Honestly, I didn’t struggle with fear or anxiety before becoming a mom. Fear simply wasn’t a stronghold for me. However, it is amazing how much fear and anxiety motherhood brings. You know, the kind that keeps you awake at night or weasels into your head while driving or assaults your mind when you should be enjoying a moment. For me, two fears stand out in particular.

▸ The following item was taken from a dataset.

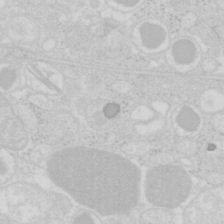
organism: Mouse
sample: Pancreas

The first is that being a working mother will negatively affect my children. I know in my head working does not make me less of a mother, but sometimes that truth doesn’t travel the 18 or so inches to my heart. My daughter is my most precious treasure, and I want to spend time with her, provide a good, clean environment for her complete with healthy cooked meals. However, time spent at the office cuts into those hours, and therein lies the tension. Part of this ‘mommy guilt’ is rooted in how I grew up. Majority of the women in my own life were stay-at-home moms, many of whom homeschooled their children. As a result, my vision of a good mom was one who stayed at home with her kids, homeschooled her children, and always had a home-cooked meal ready for dinner.
The other fear relates to financial stability. The Lord has always provided, but still, I like to be in control, especially from a budget perspective.
To battle these anxious thoughts, I take a step back, ground myself in truth, and shut out that evil, deceptive voice. I believe God will give me the strength to do the jobs he has given me and do them well. Also, I remind myself there are hundreds of thousands – if not more – women going through the exact same thing, and they successfully raise good kids. Related to the financial concerns, I remind myself of all the times God provided for us in the past.